Exercise description: Nothing but the pictures should be dropped; repeat the rest of the data below exactly.

Data below:
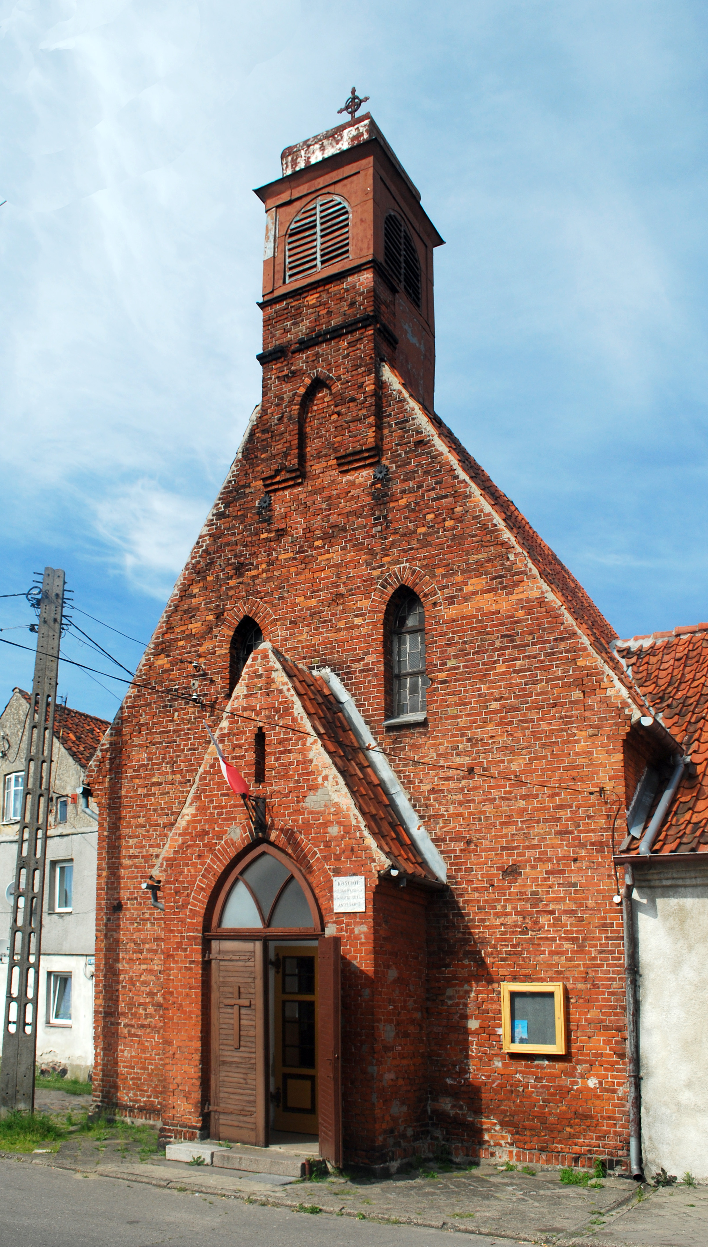 Kościół polsko-katolicki Tolkmicku.
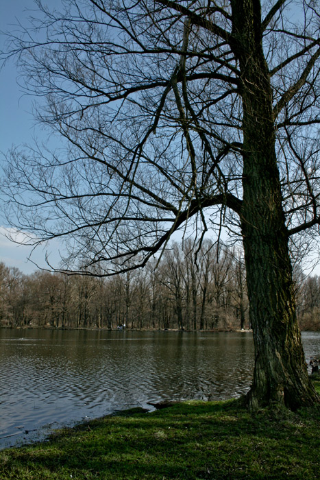 In Max Ashmann park
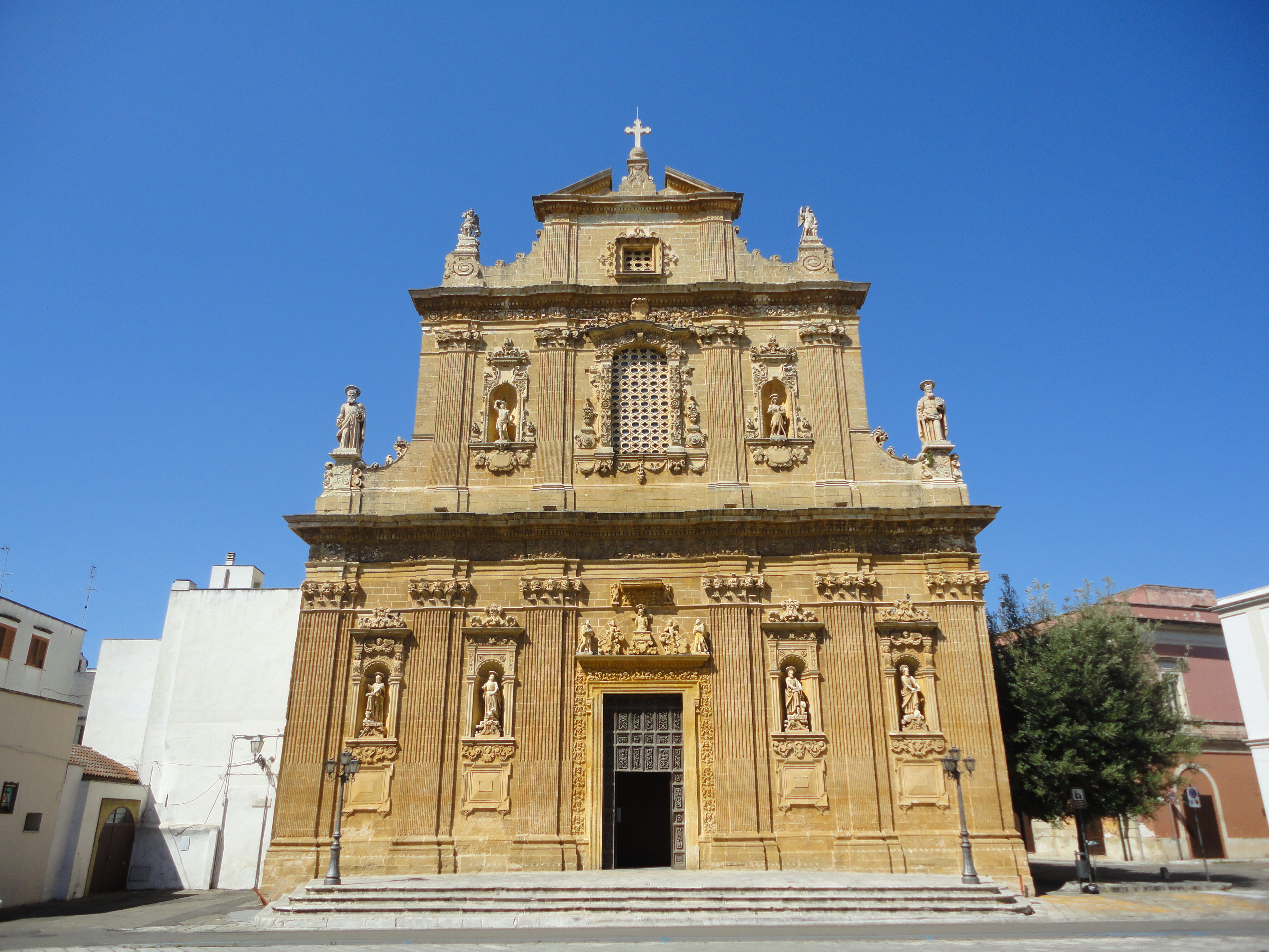 Santuario del Santissimo Crocifisso Galatone, Lecce
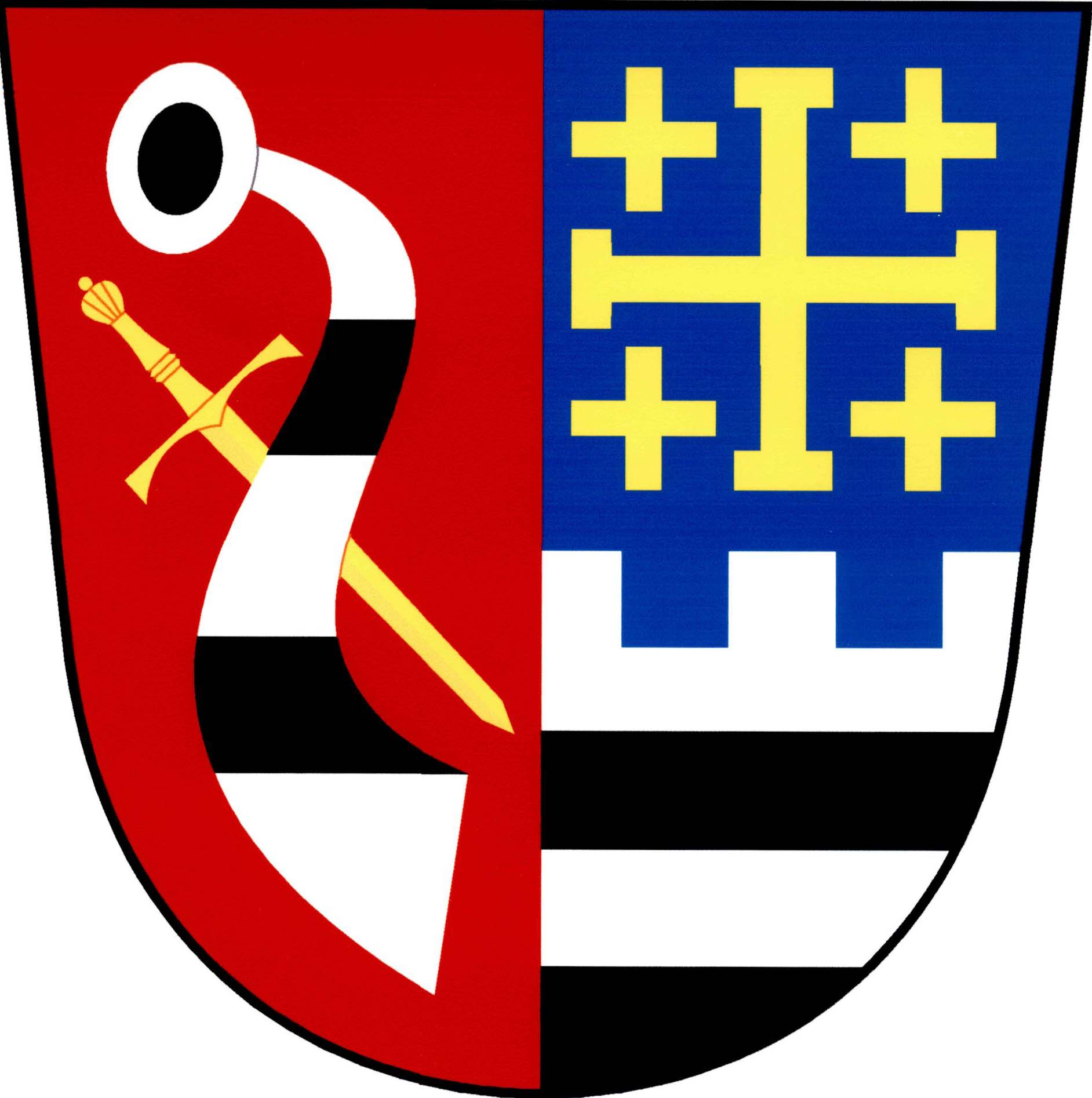 Znak obce Prusinovice
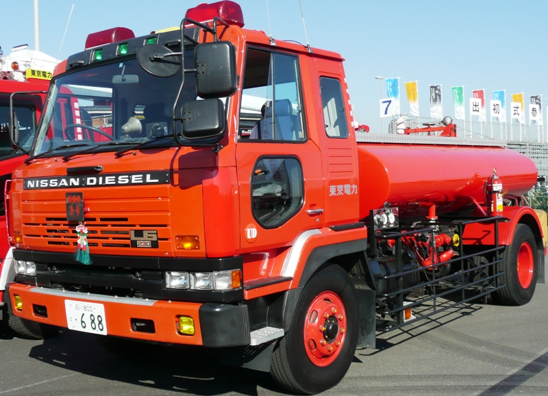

Problem solution:
 Kościół polsko-katolicki Tolkmicku.
 In Max Ashmann park
 Santuario del Santissimo Crocifisso Galatone, Lecce
 Znak obce Prusinovice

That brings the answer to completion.